Hydrogen Generation From Residuum | AIChE

Hydrogen Generation From Residuum

Type

Conference Presentation

Conference Type

AIChE Spring Meeting and Global Congress on Process Safety

Presentation Date

May 1, 2013

Duration

30 minutes

Skill Level

Advanced

PDHs

0.50

Refineries in the U.S. are processing increasingly heavy sour crudes that contain metals, sulfur, and high molecular weight aromatic hydrocarbons.  Many sour crude oils originate in the Western Hemisphere, including heavy crudes from Venezuela, southern California, and the oil sands in Canada.  Processing and upgrading these heavy feedstocks requires considerable hydrogen, but unfortunately revamping or installing new hydrogen capacity with conventional technologies such as steam methane reforming or petroleum coke gasification can be prohibitively expensive.

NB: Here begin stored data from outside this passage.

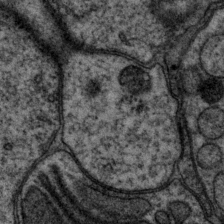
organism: P. pacificus
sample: Pharynx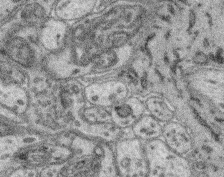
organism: Mouse
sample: Retina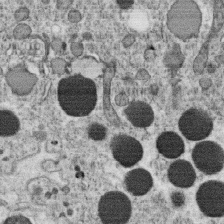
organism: C. elegans
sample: C. elegans oocyte; sperm cells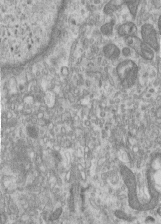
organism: Human
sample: Centriole in RPE cells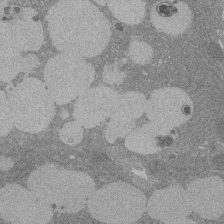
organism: Rat
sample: Salivary granule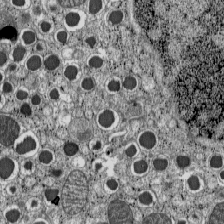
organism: C57BL Mouse
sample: Pancreatic islet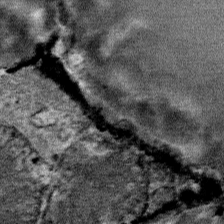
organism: Mouse
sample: Mouse Salivary gland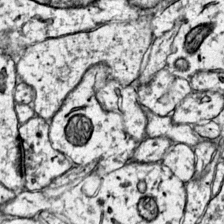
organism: Mouse
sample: Primary visual cortex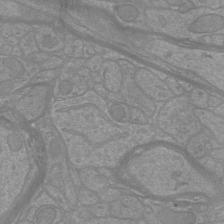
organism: Mouse
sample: Cortical neurons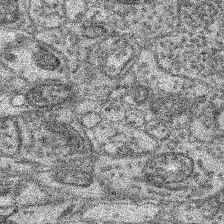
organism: Mouse
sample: Retina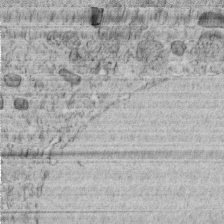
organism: C. elegans
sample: C. elegans embryo early stage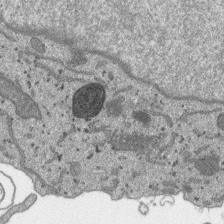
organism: Human
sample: Lung epithelial cells infected with SARS-CoV-2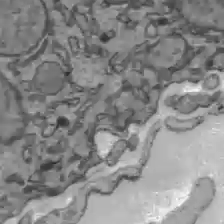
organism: C57BL Mouse
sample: Liver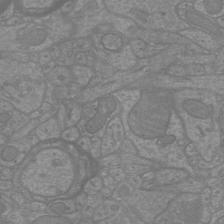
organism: Mouse
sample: Cortical neurons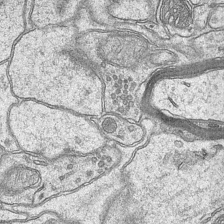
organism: Mouse
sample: CA1 Hippocampus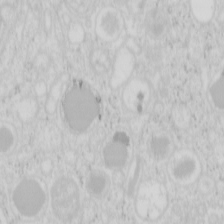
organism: Mouse
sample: Pancreas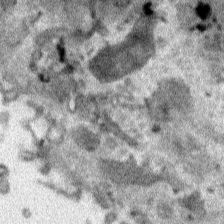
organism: Human
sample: Mitochondria in HCT116 cells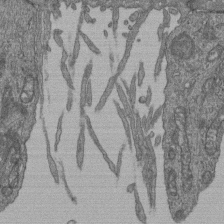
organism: Human
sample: Retinal organoid Rod and Cone cells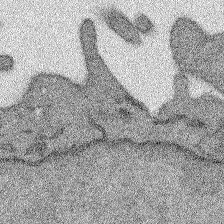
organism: Human
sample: HeLa cells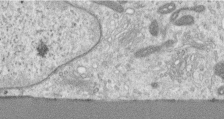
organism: Human
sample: Centriole in RPE cells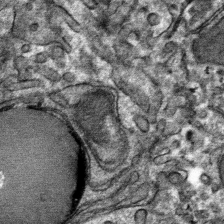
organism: Mouse
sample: Mouse hepatocytes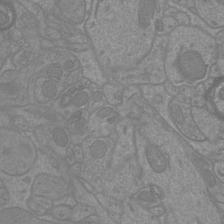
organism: Mouse
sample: Cortical neurons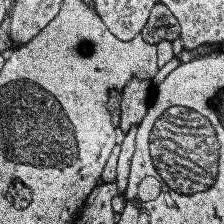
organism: Human
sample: Temporal Lobe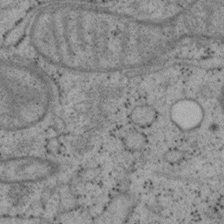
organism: Human
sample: HeLa cells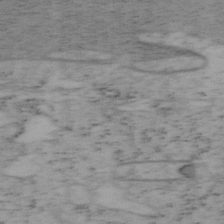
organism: Mouse
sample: OT-I killer T cells with ID8 ovarian cancer cells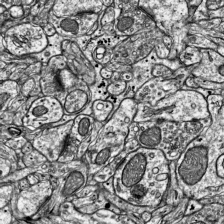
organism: Mouse
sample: Visual Cortex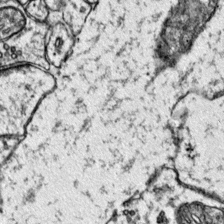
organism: Mouse
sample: Primary visual cortex

TDA Research Inc. is developing a new technology that will allow hydrogen to be produced in refineries at a cost that is considerably lower than hydrogen produced from conventional technologies or purchasing hydrogen from a third party.  This technology converts “bottom of the barrel” residuum into hydrogen.  In TDA’s process, residuum is steam reformed over nickel based catalysts to produce hydrogen without catalyst deactivation and without the need for an oxygen plant; this greatly expands the range of feedstocks that can be used to generate hydrogen.  We can steam reform residuum over nickel based catalysts without catalyst deactivation because the system uses a fluidized bed with periodic catalyst regeneration with air.  The process is essentially chemical looping steam reforming.  Residuum and steam are fed into a fluidized bed reactor containing Ni steam reforming catalyst at 870°C to generate syngas (CO + H2).  Because the process uses contact times on the order of minutes, not enough carbon builds up on the catalyst to cause irreversible deactivation.  The catalyst is then regenerated by burning the coke with air.  In the laboratory, this is done using a single reactor with a nitrogen purge between reforming and regeneration steps; however, in an industrial setting, a circulating fluidized bed system would be used that would be somewhat similar to the early ESSO catalytic cracking reactors.  Burning off the coke in the regenerator reheats the catalyst to about 900°C for the next reforming step (a small amount of residuum, heavy oil or other fuel can be added to the regenerator to increase the temperature if there is not enough coke on the catalyst).   The hot nickel catalyst returning to the reforming reactor is present as NiO but is quickly reduced to active nickel metal by the hydrocarbons in the feed. 

TDA has conducted an extensive series of tests with atmospheric tower bottoms (ATB) and two types of vacuum tower bottoms (VTB).  Both VTB samples were solids at room temperature and were heated to be able to feed them into the laboratory reactor.  With ATB, it was possible to operate with steam to carbon (s/c) ratios as low as 5.  VTB required somewhat higher steam/carbon ratios (6-8).  No catalyst deactivation has been observed with ATB or the lighter of the two VTB samples in that no change in product selectivity or yield was observed over 100+ cycles.  We are currently investigating other catalysts and a very heavy VTB as well as conducting long term testing (hundreds of cycles).